I reacted to Green Zone (2010) and its misrepresentation of the grounds for OIF with the thought that a much-needed counter-balance is a big movie about, one, the COIN “Surge” (specifically inspired by these e-mails from Baghdad by an Army platoon leader who served in the thick of the COIN “Surge”) that, two, conveys the President’s view of it per Neo’s post and, three, sets up with a correct recount of the law and policy, fact basis of the Iraq intervention.
I’m not an aficionado, but I do like graphic novels. They go hand in hand with movie-making nowadays because graphic novels are popular, accessible, with increasingly sophisticated authorship, and convey notions, if not depth, succinctly and compellingly with their combination of graphics and economical text. They’re like ready packaged storyboards.
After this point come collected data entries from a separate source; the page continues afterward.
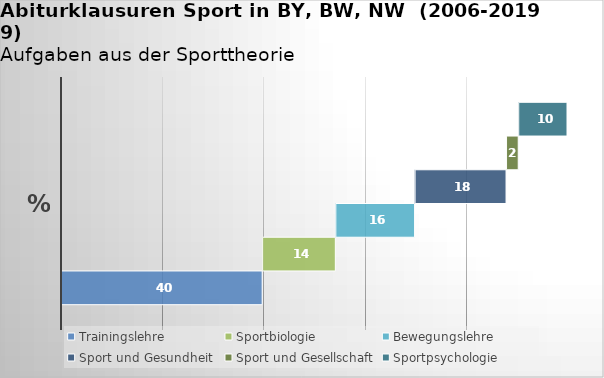
| Category | Trainingslehre | Sportbiologie | Bewegungslehre | Sport und Gesundheit | Sport und Gesellschaft | Sportpsychologie |
|---|---|---|---|---|---|---|
| % | 39.759 | 14.458 | 15.663 | 18.072 | 2.41 | 9.639 |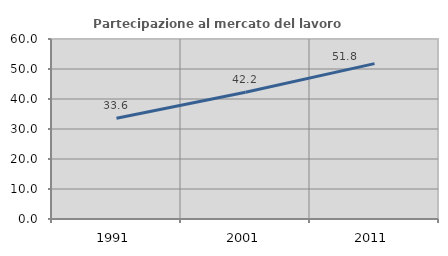
| Category | Partecipazione al mercato del lavoro  femminile |
|---|---|
| 1991.0 | 33.579 |
| 2001.0 | 42.238 |
| 2011.0 | 51.803 |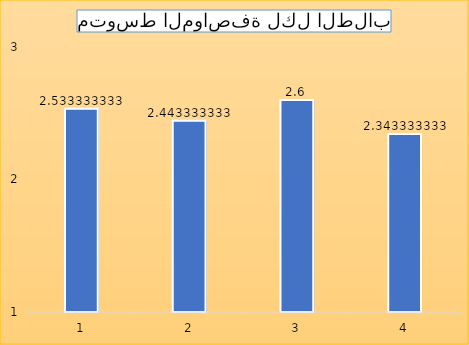
| Category | Series 0 |
|---|---|
| 0 | 2.533 |
| 1 | 2.443 |
| 2 | 2.6 |
| 3 | 2.343 |

A solid graphic novel built on an Army platoon leader’s experience in the COIN “Surge” that conveys the President’s view of it per Neo’s post and sets up with a correct recount of the grounds for the Iraq intervention could be a game-changer if it caught on with the right people, then caught fire in the popular culture and political discourse – keeping in mind that setting the record straight on OIF isn’t only about OIF.
The fundamental principles of American leadership of the free world were invested in the Iraq intervention since 1990-1991, let alone 2002-2003. As OIF opponents have understood, based on the compounding profit from their Vietnam War stigmatization, the Iraq intervention embodied a paradigm of American leadership, so that the fundamental course of American foreign affairs would be cast by whether the Iraq mission was stigmatized or upheld.
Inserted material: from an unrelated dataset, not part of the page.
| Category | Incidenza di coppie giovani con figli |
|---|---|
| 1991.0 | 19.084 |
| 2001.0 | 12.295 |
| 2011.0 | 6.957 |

With Cornhead’s ‘1st’ comment, the “people in the Obama Administration” are indeed smart. They knew what their acts of commission and omission with Iraq meant. The difference on Iraq between Presidents Bush and Obama is less about their smarts than the divergent paradigms of their worldview and America’s proper position in it.
I don’t know how to seek out a graphic novelist, anymore than I know how to seek out a traditional author per JJ’s suggestion for spreading the word on the why of OIF.
That being said, I’ll point out that the OIF FAQ explanation is not tucked into an academic journal behind a paywall in a university library database. More, the salient characteristic of the OIF FAQ explanation is that it’s essentially a cheat sheet that flags and synthesizes the primary sources of the mission. It’s not an esoteric insider’s account. It’s not an arcane academic analysis. I wrote it with smart HS graduates in mind.
The law and policy, fact basis of OIF is open to the public and uncomplicated. Any smart HS graduate with internet access should be able to click open and learn the controlling law, policy, and precedent and determinative facts that governed the decision for OIF – once he knows what to look for.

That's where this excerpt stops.